Laser-driven tritium beams to study nuclear reactions between light nuclei

A controllable tritium beam makes accessible rarely studied di-neutron transfer reactions with light nuclei. These reactions are of high interest to fundamental nuclear physics for several reasons, including the generation of exotic, neutron-rich isotopes like ⁹Li or ¹¹Be, and the potential correlation of neutrons during transfer. After several decades, accelerator facilities become increasingly willing to tackle the challenges associated with tritium handling again to address these scientific questions. Laser-accelerated triton beams can fill in an important gap in the low energy (<3 MeV) regime that is of high interest to nuclear astrophysics and currently not covered by accelerators.
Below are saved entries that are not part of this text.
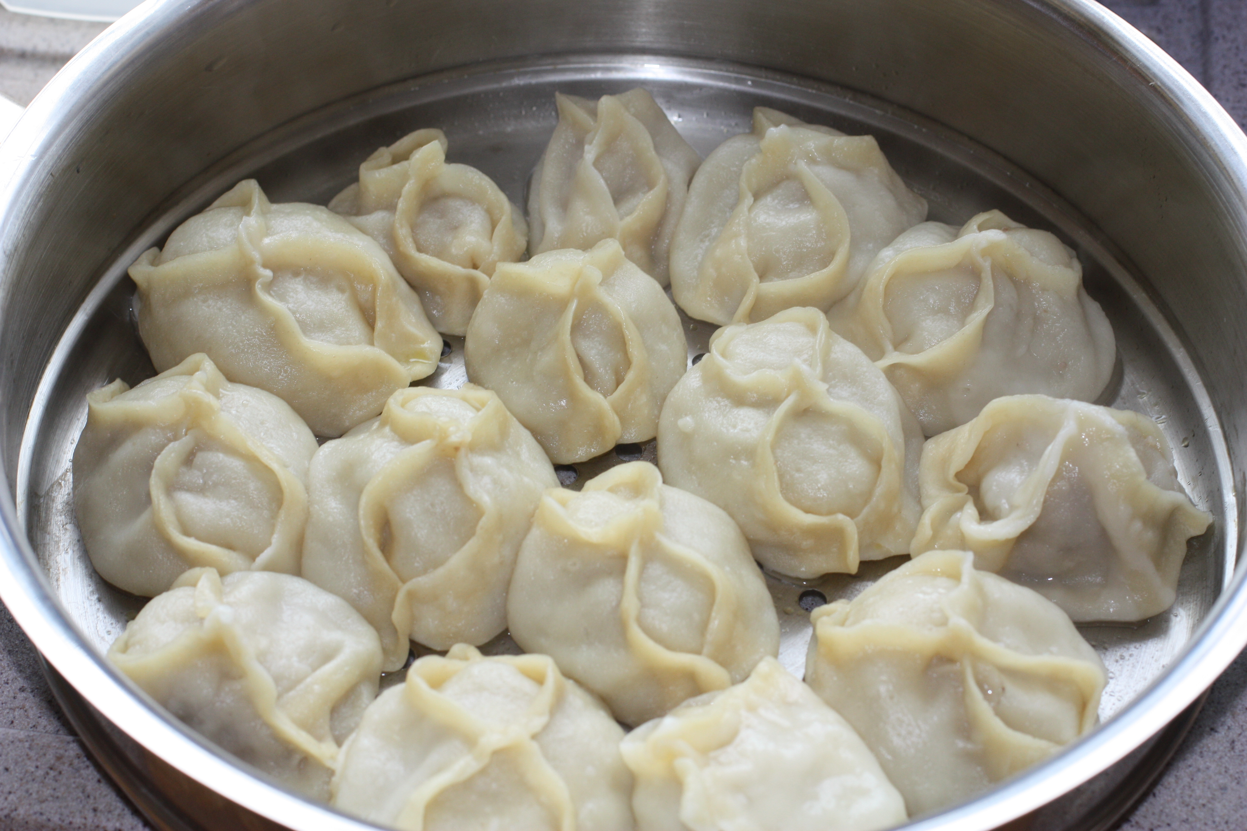 Manti, hausgemacht, eingefroren, im speziellen mehrstöckigen Dampftopf (Manti-Topf), mit scharfer roter Soße.
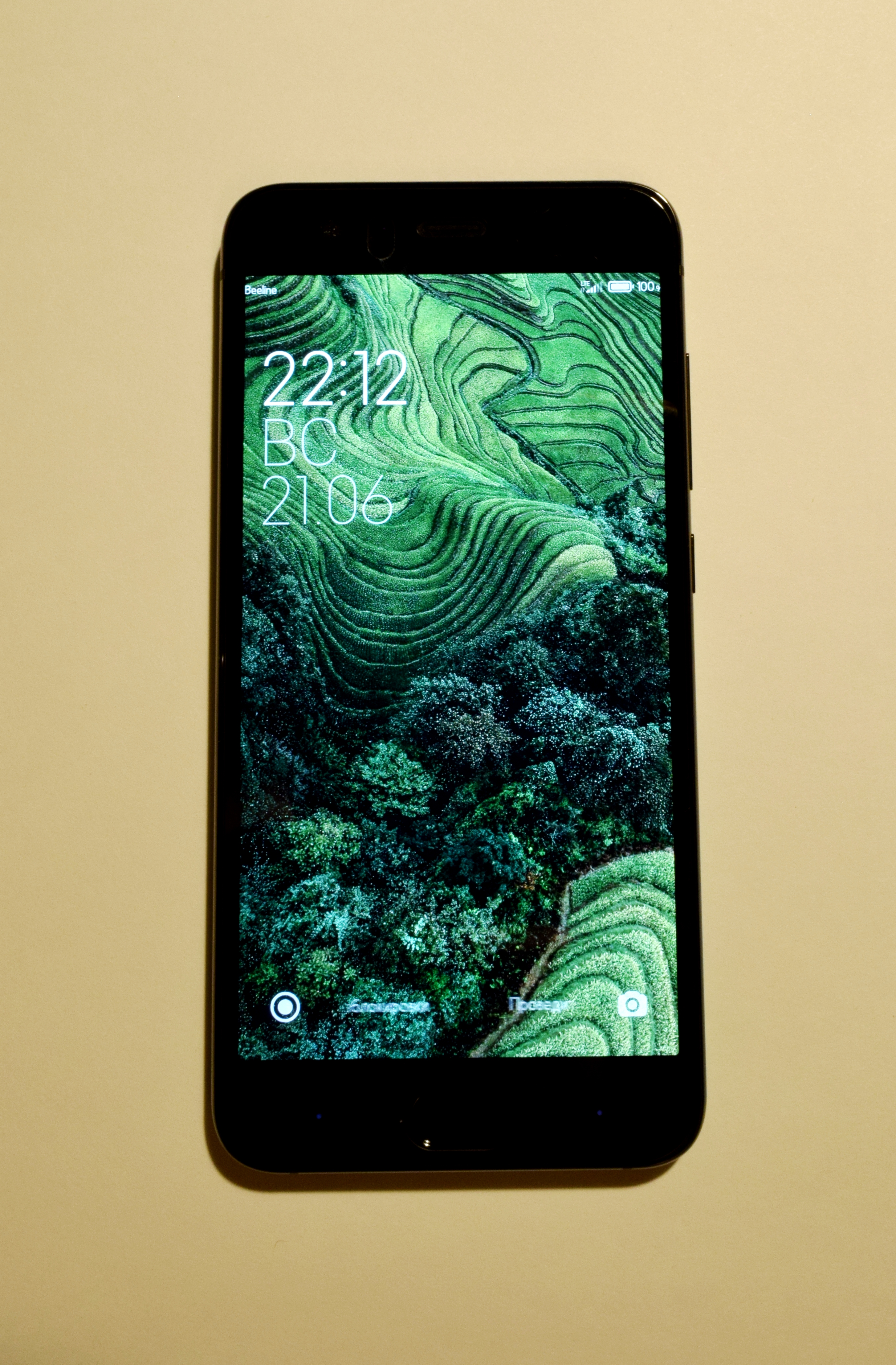 Смартфон
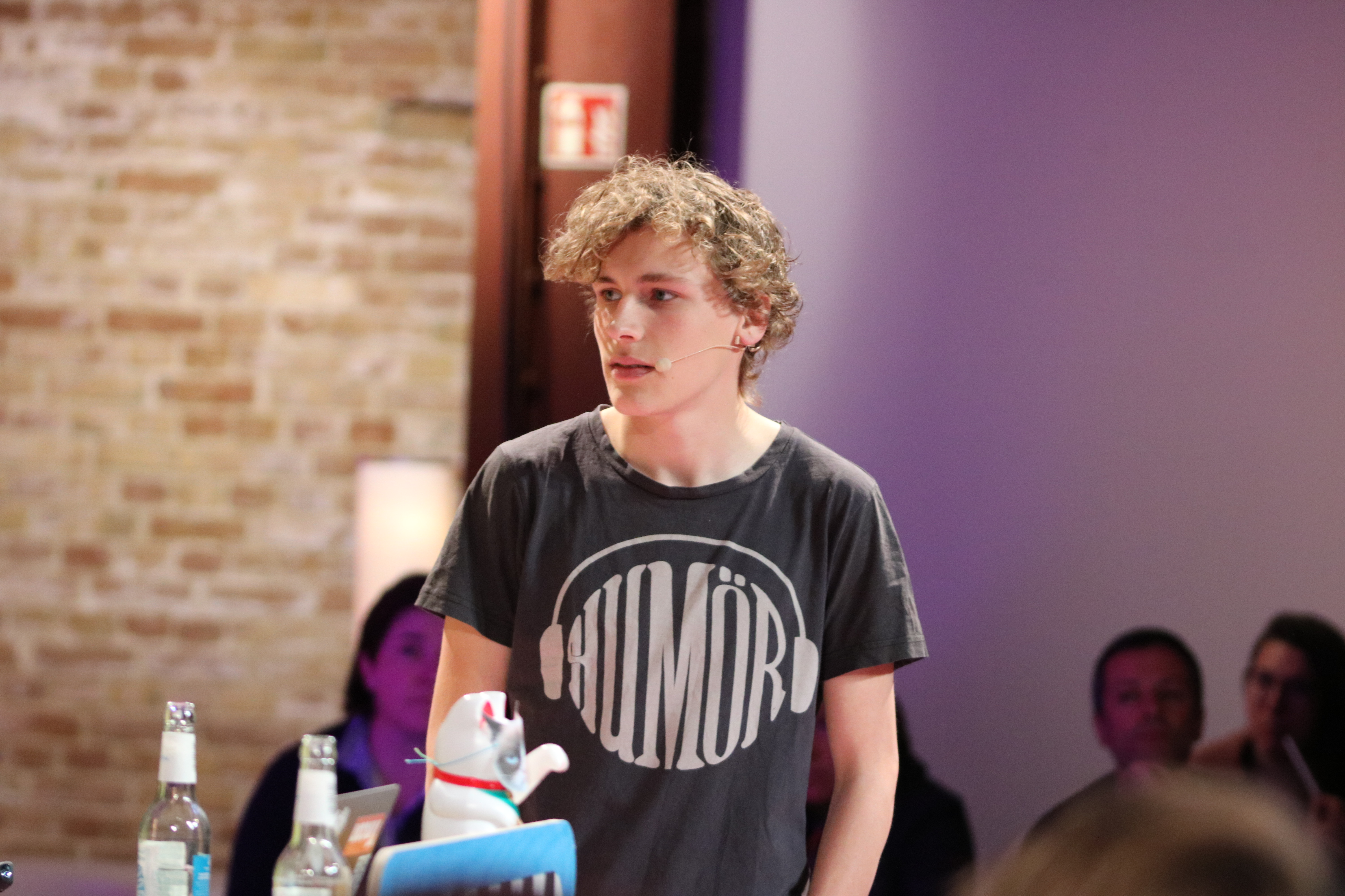 Jakob Blasel (* 2000) ist ein deutscher Klimaaktivist. Hier auf der auf der TINCON @ re:publica 2019
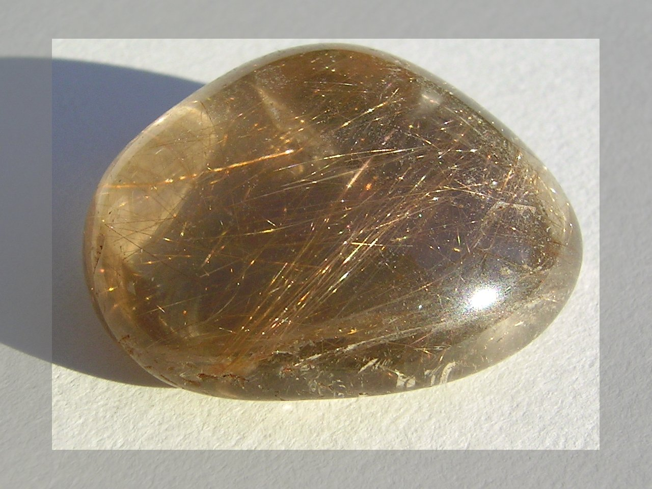 Rutilquarz
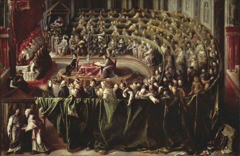 Il concilio di Trento
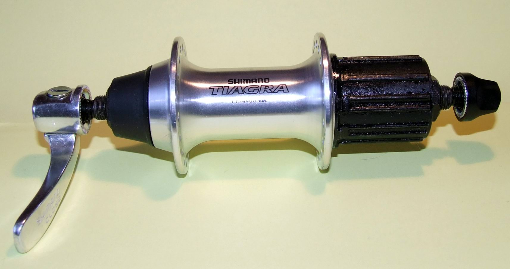 Piasta Shimano Tiagra.
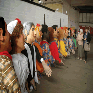 Bonecos Gigantes
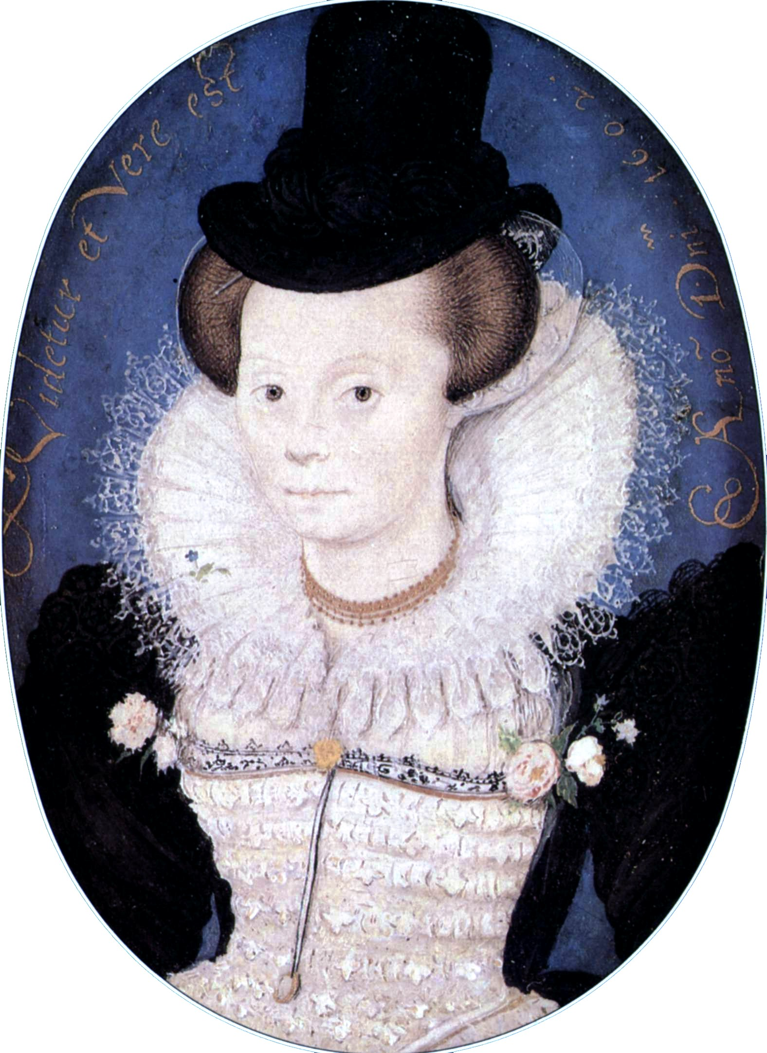 Miniaturmalerei, Elisabethanischer Stil
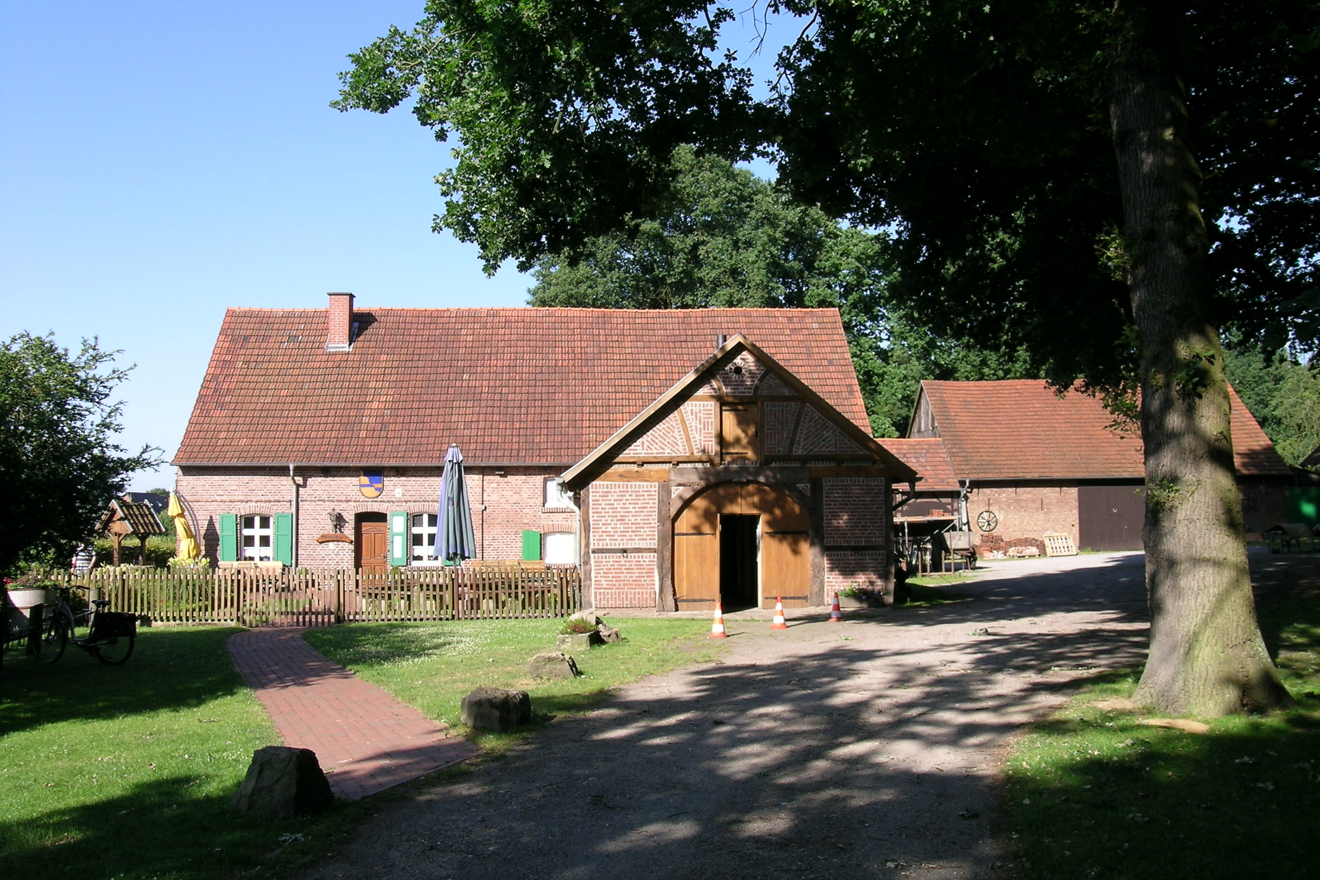 Heimathaus Lippramsdorf, Hofansicht
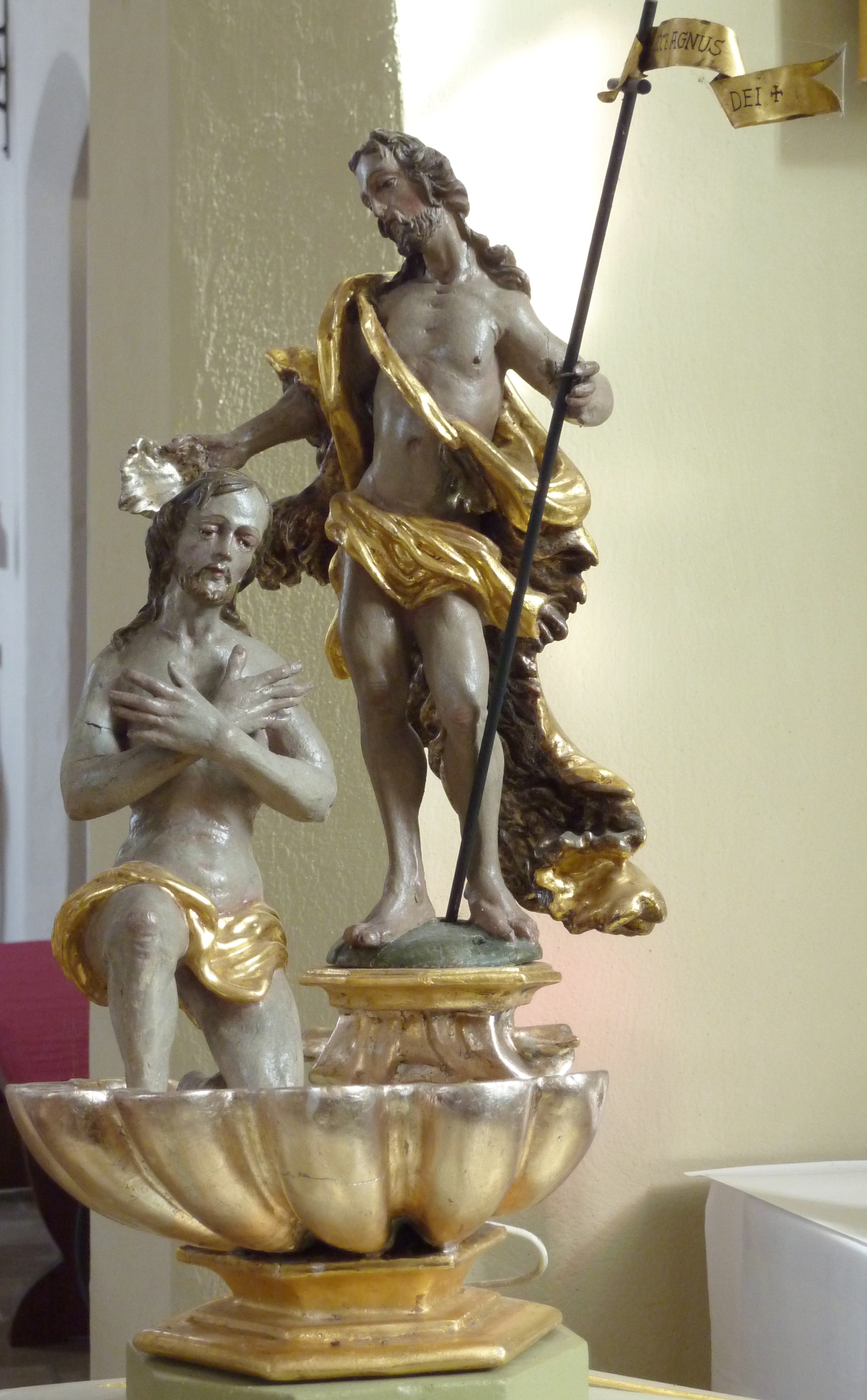 Katholische Pfarrkirche St. Peter und Paul in Ellerbach (Holzheim) im Landkreis Dillingen an der Donau (Bayern), Taufbecken mit der Darstellung der Taufe Jesu durch Johannes den Täufer, Skulpturen aus der 2. Hälfte des 18. Jahrhunderts
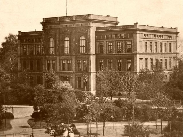 II Liceum Ogólnokształcące im. Stanisława Staszica w Tarnowskich Górach - zdjęcia Lieberta z ok. 1890 r.
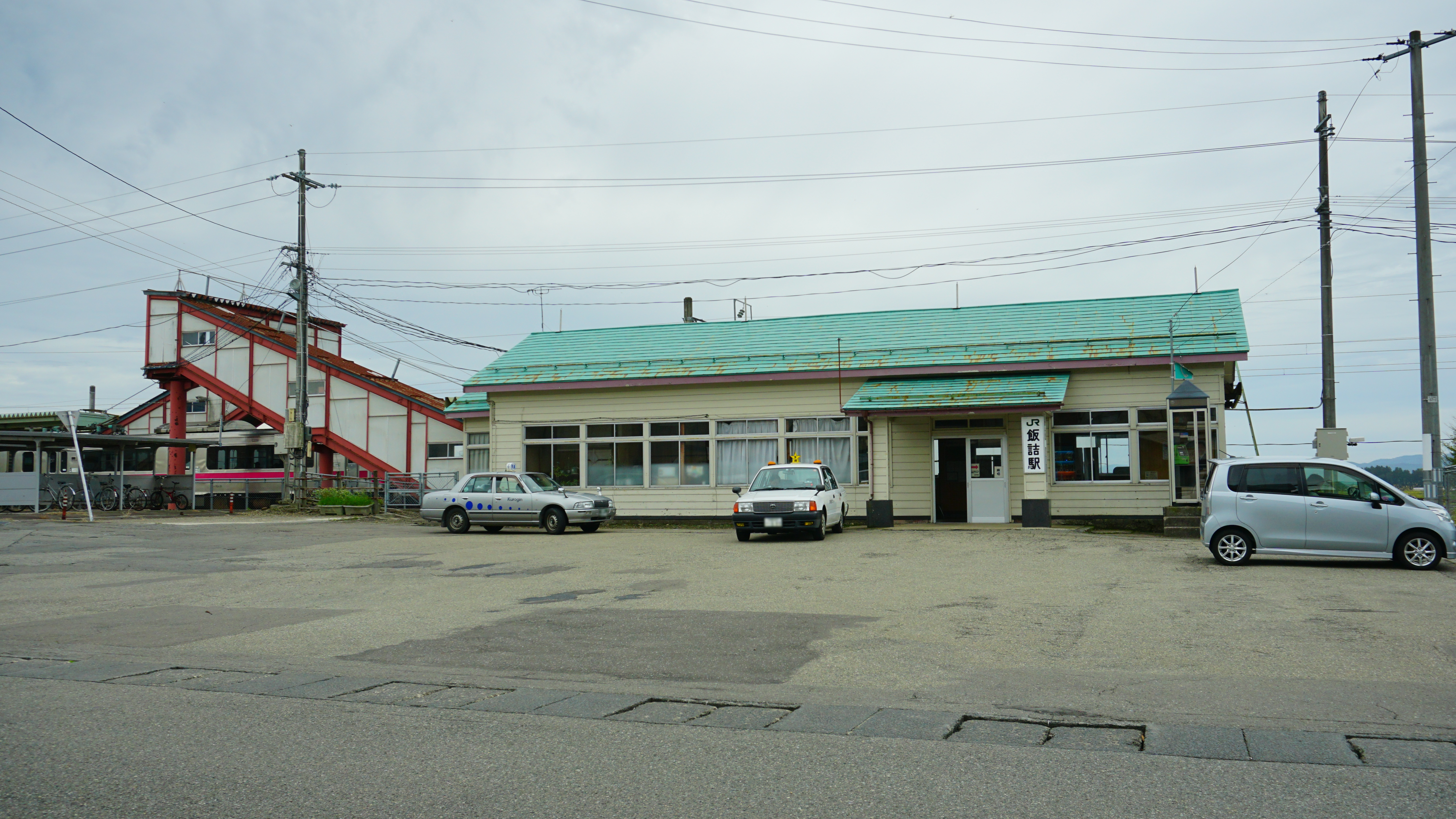 奥羽本線 飯詰駅
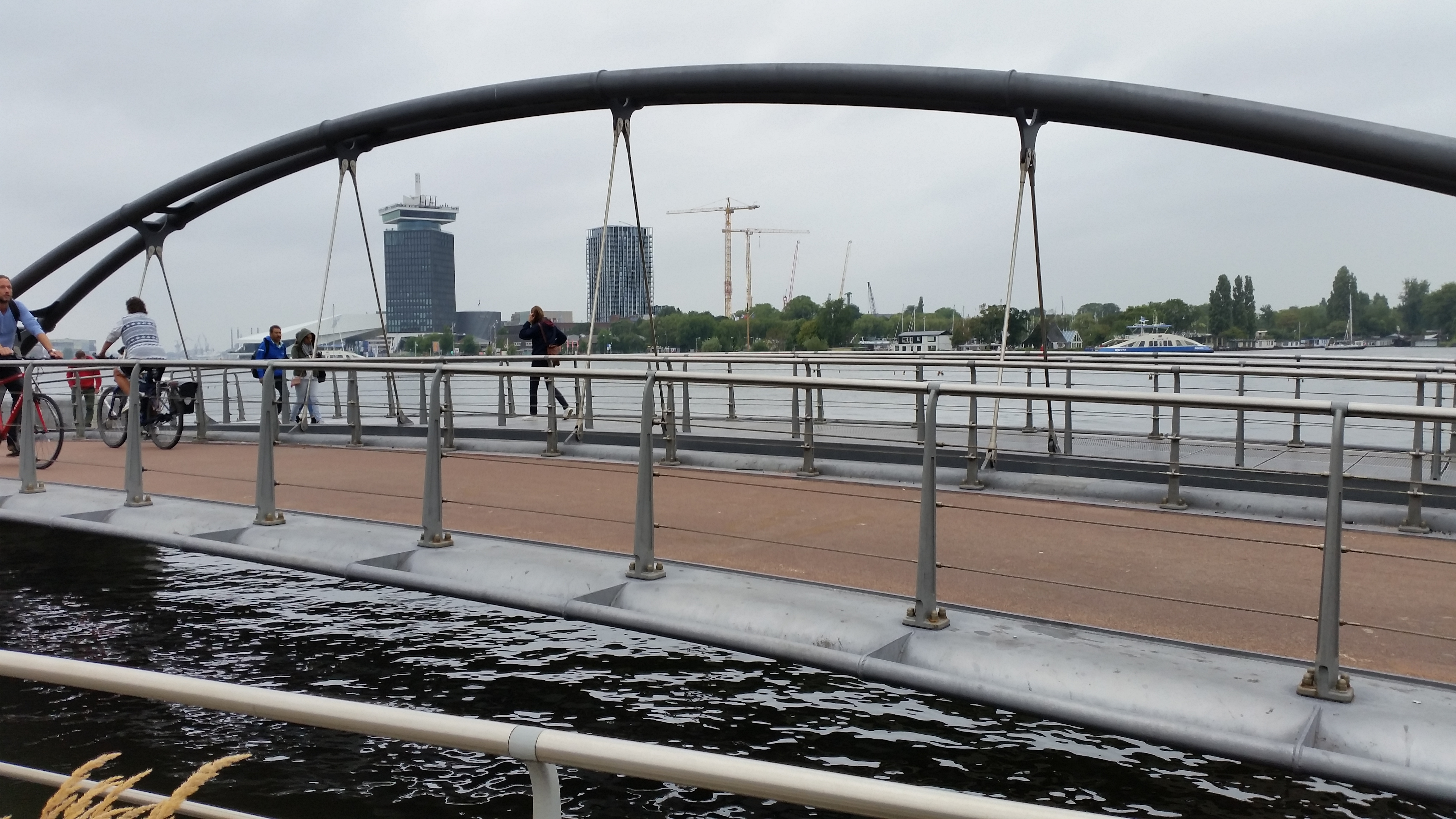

In addition, laser-accelerated tritons are delivered within nanoseconds, enabling more statistically significant activation experiments compared to accelerators. Currently, an OMEGA/OMEGA-EP platform exists that produces approximately 10¹³ tritons with an energy spectrum peaked at 1.5 MeV and an appreciable tail to about 4.5 MeV, which has been successfully used in nuclear reaction benchmarking experiments.



Experiments with this beam are proposed on the new NSF-OPAL facility that is currently being designed, taking advantage of a higher rep-rate of 5 mins per shot vs 90 mins per shot. These experiments are expected to deliver much improved statistics compared to the existing data, enabling an effective deconvolution of the measured cross section from the triton energy spectrum to study reactions like ⁷Li(t, p)⁹Li and ⁹Be(t, p)¹¹Be. Data from previous experiments and will be discussed in the context of the NSF-OPAL platform.